Keep a watch on SOE reforms to avoid graft

( Updated: 2014-08-08 17:21

Since State Owned Enterprise (SOE) mixed ownership reform involves huge wealth and assets, disciplinary, auditing and judicial authorities should fulfill their responsibilities to ensure public assets are not encroached upon by individuals, says an article in the 21st Century Business Herald.


Two listed companies in China disclosed a mixed ownership reform plan of their parent state-run firm CITIC Guoan Group (CGG).

Because CGG’s largest stakeholder CITIC Group is not under supervision of the state-owned assets watchdog, and reform of CGG is either a trading of original equities or an increase of share and capitals from private investors, mixed ownership reform seems free from government supervision and need not disclose relevant information to the stock market.

State-owned enterprise reform in the 1990s caused a huge loss of public assets.
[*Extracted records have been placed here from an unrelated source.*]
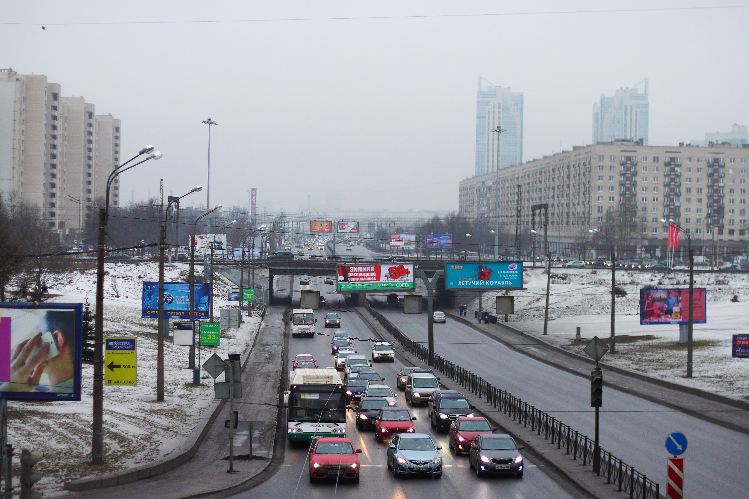 Проспект Славы при пересечении с Белградской улицей. Вид на Запад с высоты пешеходного перехода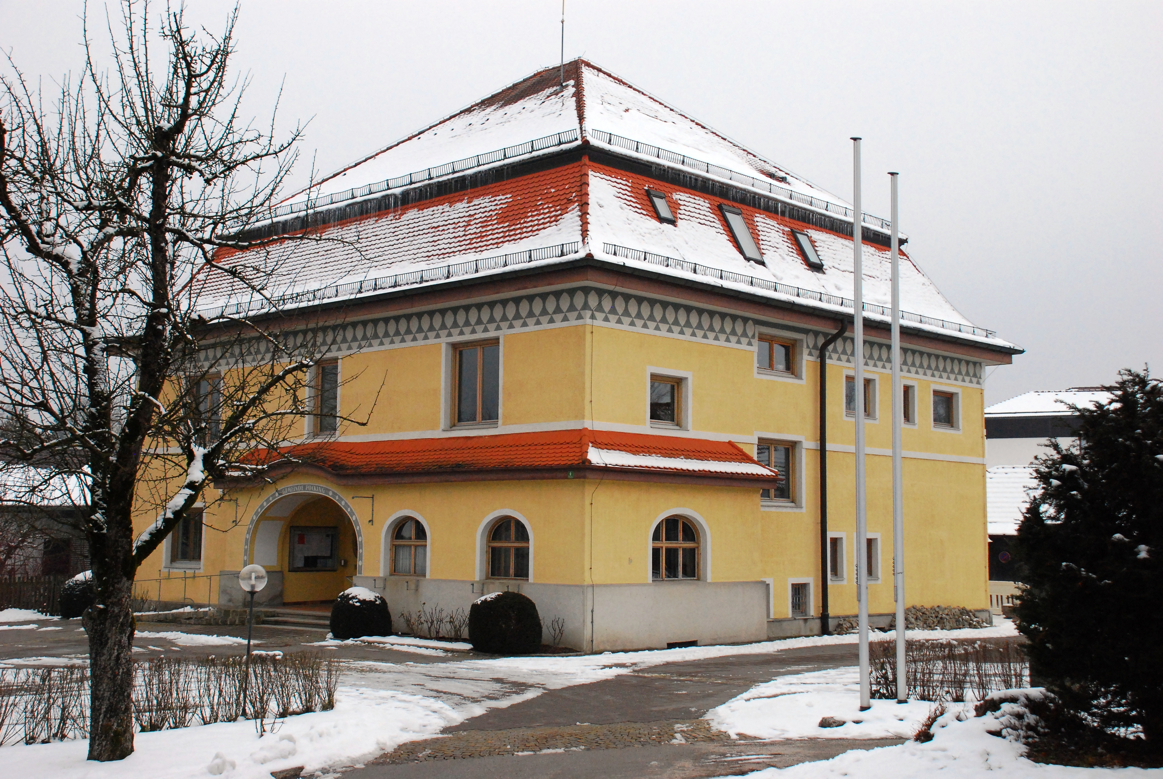 Rathaus der Gemeinde Pöcking, Landkreis Starnberg, Regierungsbezirk Oberbayern, Bayern.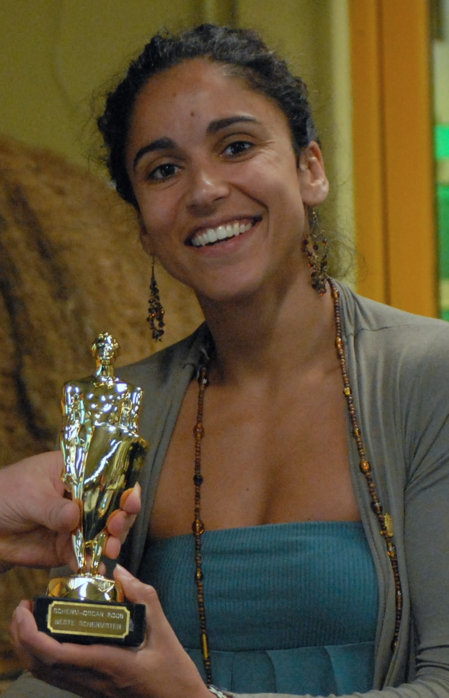 Indra Angad-Gaur neemt de Scherm-Oscar in ontvangst voor beste Nederlandse schermster 2008 -- Indra Angad-Gaur (Den Haag, 4 maart 1974) is een Nederlandse floretschermster.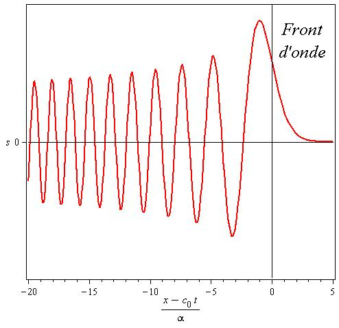 Onde de gravite (Airy)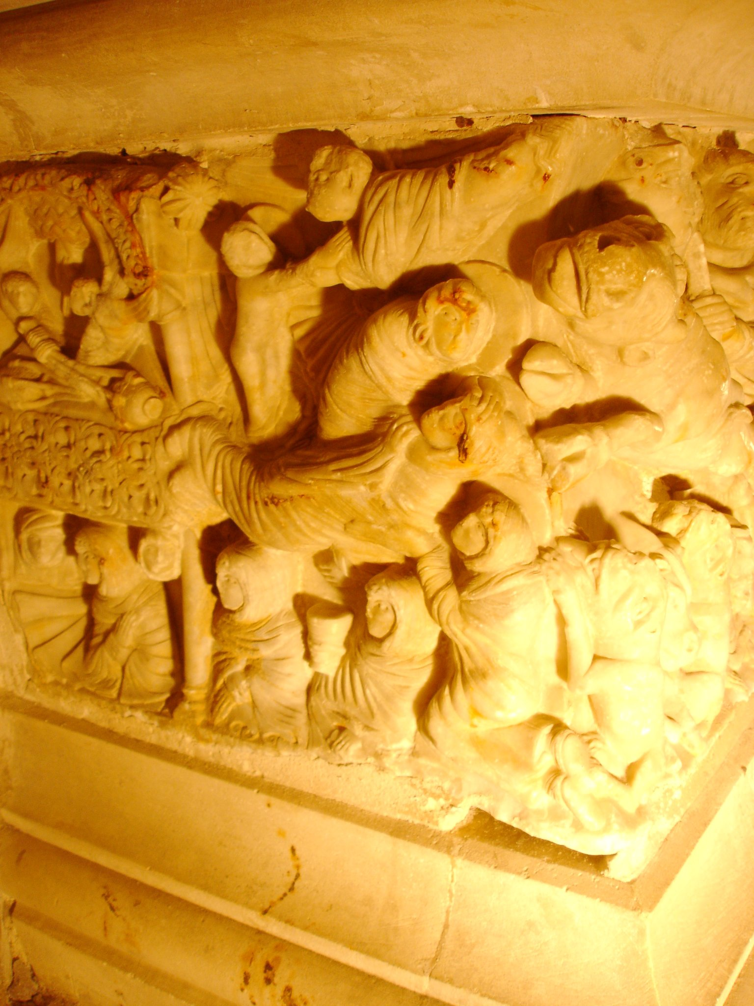 Abbaye de Saint-Hilaire, Aude (11), Sarcophage de Saint-Sernin côté gauche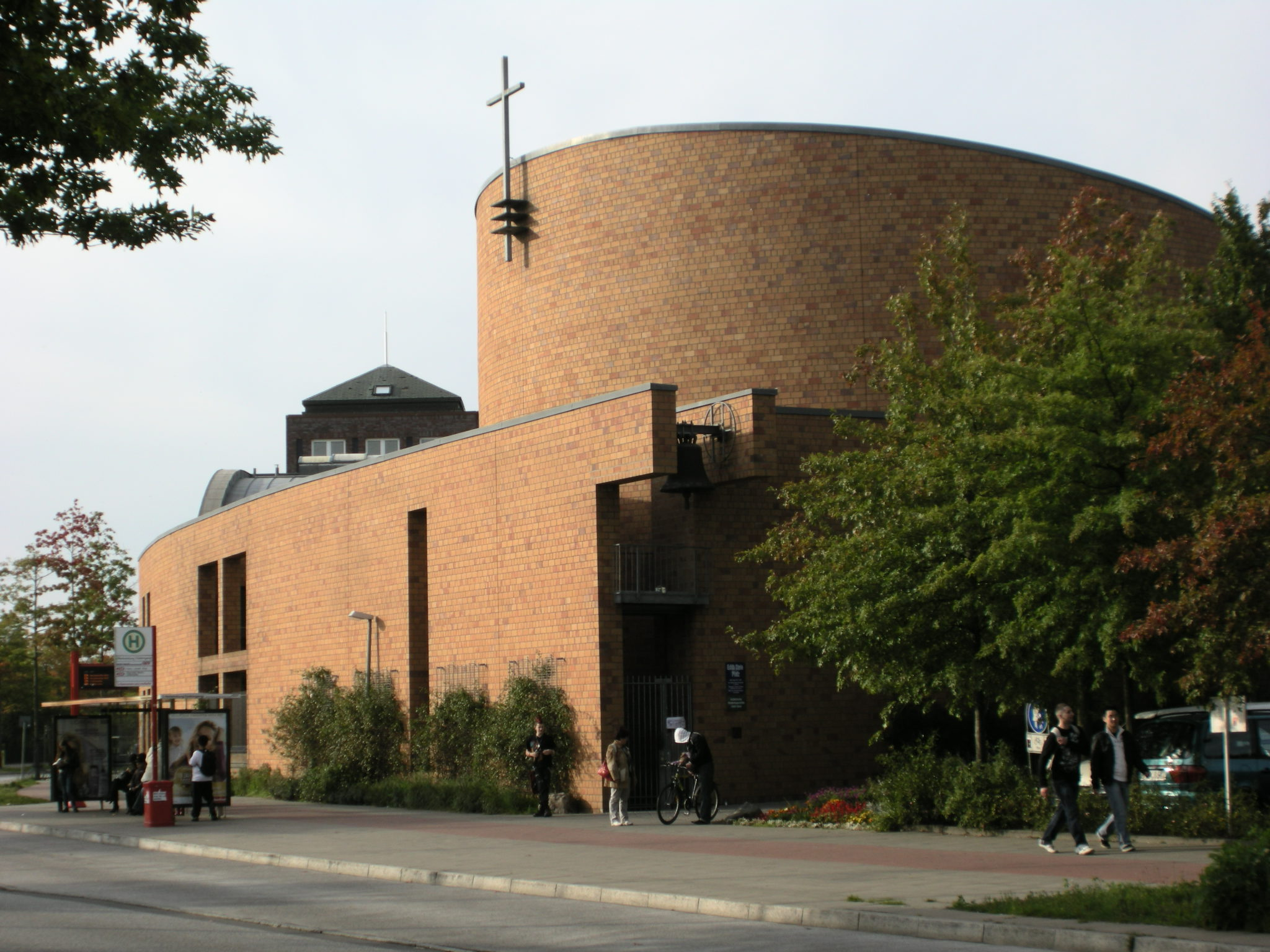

Corruption cases exposed in some SOEs explains the urgency in reforming the bureaucratic management system and supervisory institutions.

Concern that corruption and loss of public assets will appear in this round of mixed ownership reform is well-founded given the lack of effective supervision and transparency.

China’s fight against corruption should not only focus on investigating a certain number of cases, but more importantly establishing a system to prevent corruption from occuring.

Information disclosure, the public’s involvement in supervision and an accountability risk-control system are all necessary. The government is duty-bound to watch over all reforms of SOEs and workers at SOEs should have channels and a say in the reform of their enterprises.